Grand Central Dispatch (GCD) in Mac OS X Snow Leopard addresses this pressing need. It's a set of first-of-their-kind technologies that makes it much easier for developers to squeeze every last drop of power from multicore systems. With GCD, threads are handled by the operating system, not by individual applications. GCD-enabled programs can automatically distribute their work across all available cores, resulting in the best possible performance whether they're running on a dual-core Mac mini, an 8-core Mac Pro, or anything in between. Once developers start using GCD for their applications, you'll start noticing significant improvements in performance.
I've heard it compared to Windows 98 Second Edition, in which Microsoft charged for updates and tweaks done to Windows 98.

In general though - don't start bitching simply because Apple is charging for this, or the fact that it's simply Apple.

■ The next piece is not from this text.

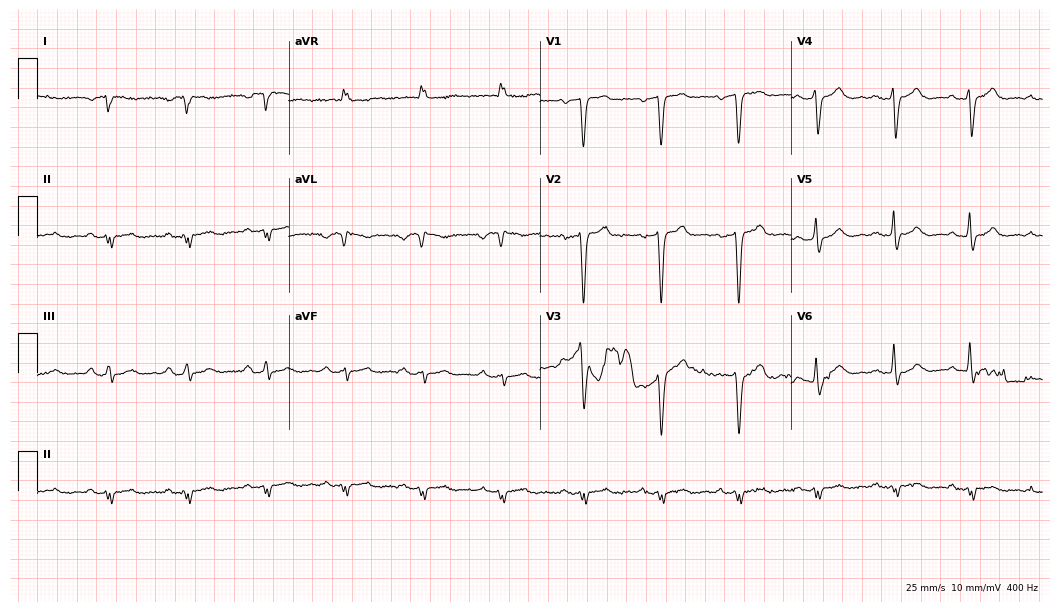
Electrocardiogram, a 40-year-old male patient. Of the six screened findings (first-degree AV block, right bundle branch block, left bundle branch block, sinus bradycardia, atrial fibrillation, sinus tachycardia), none is recorded. Other findings, if any, are not listed.

There's plenty of anti-Apple people around here who'll jump at any chance they can get to make a smart ass reply about the company in order to make themselves feel better. So it's really no surprise we get comments like this in a thread involving Apple.

Apple in general is just overrated. I only like them for media.
Yet they go around criticizing those who use Mac OS or show any sign of support to the system and automatically label them as an Apple fanboy.
 
I'm no fan of apple, but as said above I don't think that's a reason for shooting them down for everything they do.

If I was - well whether I made this purchase or not would entirely depend on whether I needed to or would feel the benefits. I'd have a look through the features. Is there anything there really worth $30 that I'm missing at the moment? If so sure, I'd go for it, if not then nope.

I completely agree with those comparing it to windows vista / windows 7 - heck I never upgraded to Vista because it was so awful. If anything, the mac situation looks BETTER than the improvement windows 7 gives over vista - the requirements for 7 never got any less, only stayed the same. The latest mac OS claims to use under half the disk space of the original. Hats off to the guys at apple for realising where the bloat was and spending time cutting it all back. That's something I've NEVER seen Microsoft do!
 
Brother GF bought a mac because it was an apple computer and it had iChat. Only reasons she had for buying it.